Я видела. Дождь, ветер, гадская погодка.
– По такой погоде они и носа не покажут в море, а сегодня ждали. Определенно, ждали.
– А кто знал?
– Ну, кое-кто знал определенно. И все ведь доверенные лица.
– А про меня кто знал?
– Лита.
– Ей ты доверяешь.
– Она отца любит. Как умеет, но все-таки…
Я пожала плечами. Любовь – это очень странный предмет. Вроде он есть, а вроде и нет. В чем ее измерить и как проверить?
– Ты не думай, мы про тебя знали втроем – и Лита. Такое абы кому не доверишь. Свой лекарь – это дело нужное, хорошее…
Особенно я угренку не верила. Пока, может, они и молчали. Ждали, когда я покрепче запутаюсь. Хотя и так… куда уж крепче?
– Вот и проверим. Только учти – если умолчал, сам же и пострадаешь. Первым.
– Не дурак, понимаю.
– Понимает он… Зовут-то тебя как?
– Лорт.
– Ладно, Лорт. История такая. Ложись в той комнате, она у меня для больных и предназначена. Будем из тебя делать пострадавшего, но в пьяной драке.
Руки чесались направить угренка куда подальше. Не направила по двум соображениям.
Первое – он меня все-таки спас. Тогда, от Лорака. С меня должок, отдавать надо.

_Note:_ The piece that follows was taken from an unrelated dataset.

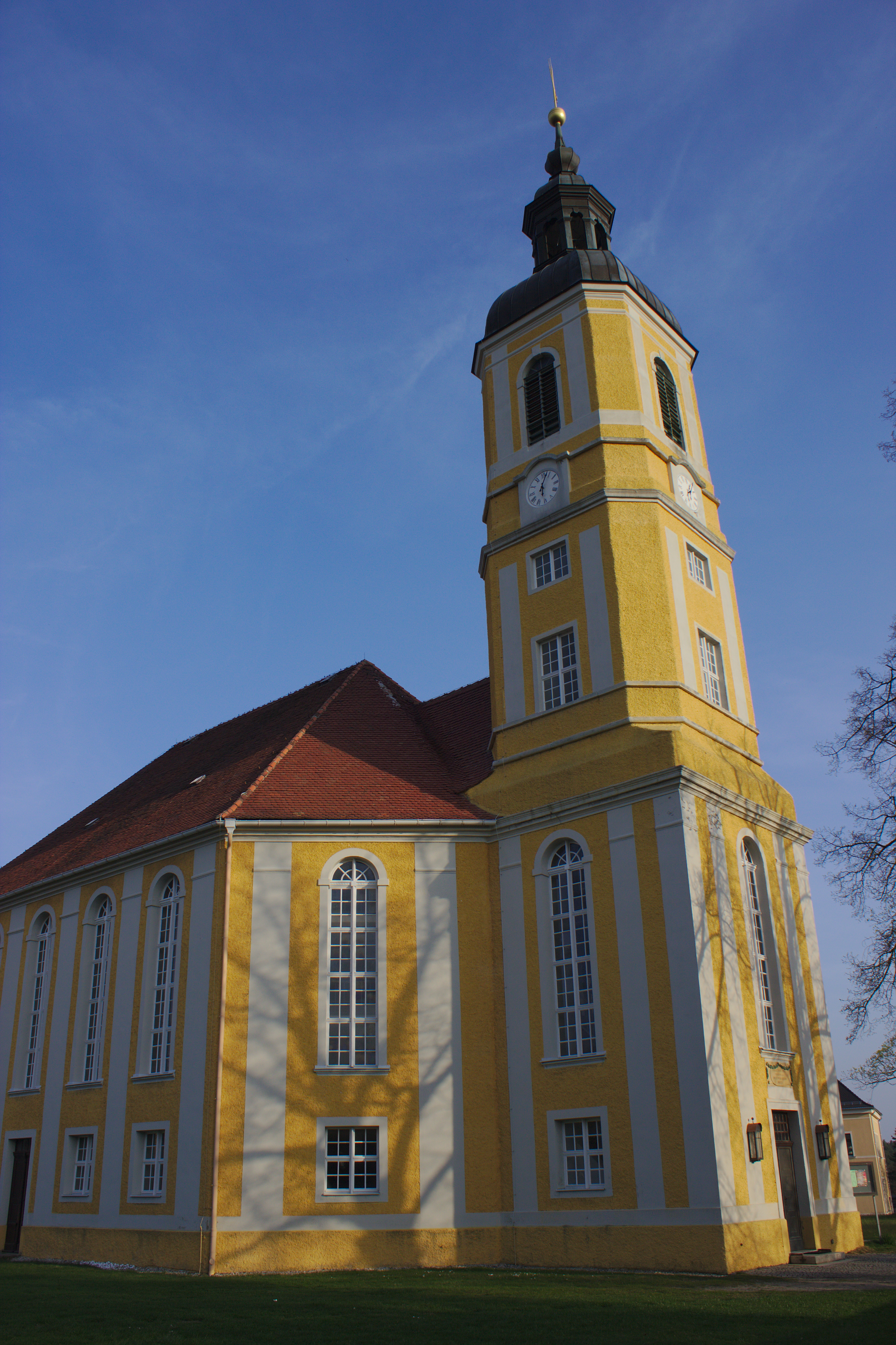 Hornjoserbsce: Wóslinčanska ewangelska cyrkej.

Второе – куда он сейчас пойдет? Хорошо, если не попадется, а если стража его сцапает? Кто раны обрабатывал? Ах, такая-то? А что вас связывает? Выпотрошат, что ту селедку, под пыткой и не такие герои ломались.

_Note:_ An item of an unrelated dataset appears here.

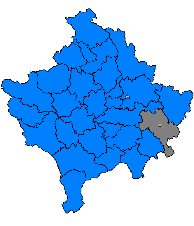 Gjilan, Kosovë 2006

И лечить мне каторжников до скончания дней. А не хочется…
И дело не в лечении, на каторге такие же люди, а просто – на свободе приятнее.
– Домик у меня маленький, погреб не подойдет…
– Да я могу в погребе. Мне бы еще вот это куда спрятать!
Я выругалась от всей души. «Вот этим» оказался небольшой сверток.
– Монеты?
– Жемчуг.
– Твою мать!
Если его здесь найдут – это будет приговор. Почему его не спрятали там же, где тело старшего угря? Вернуться не надеялись?